ASSIGNMENT: Once the line holding "Anel exclusivo da Linha Alshahba" is found in the entries below, transcribe exactly every line up to and including the one holding "Rynek w Czarnem.", but leave out the pictures.

SUPPLIED MATERIAL:

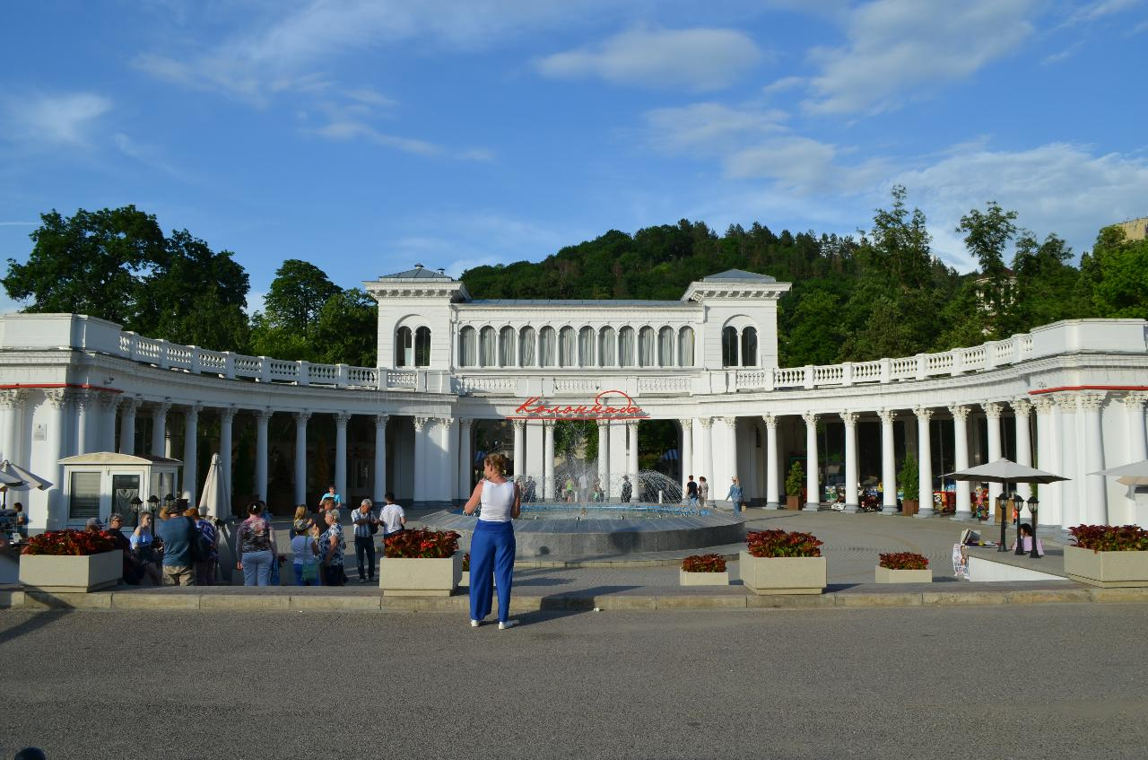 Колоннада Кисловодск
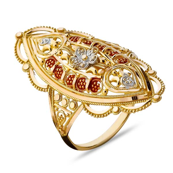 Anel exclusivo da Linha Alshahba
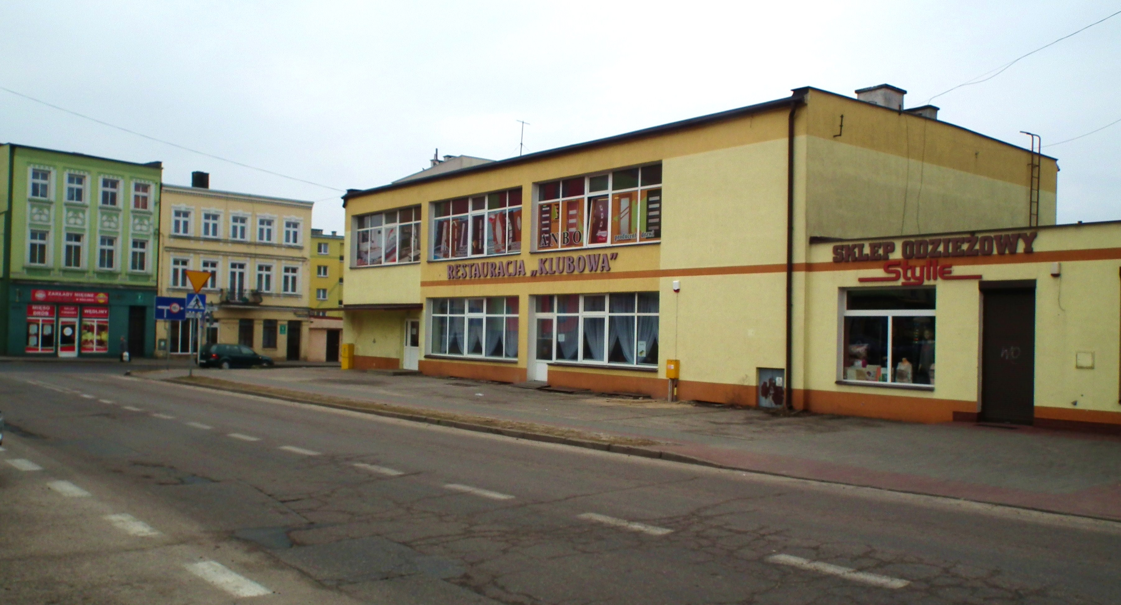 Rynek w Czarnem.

...

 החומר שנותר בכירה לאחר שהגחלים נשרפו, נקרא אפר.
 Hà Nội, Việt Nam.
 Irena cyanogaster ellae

SOLUTION TO THE EXERCISE:
 Anel exclusivo da Linha Alshahba
 Rynek w Czarnem.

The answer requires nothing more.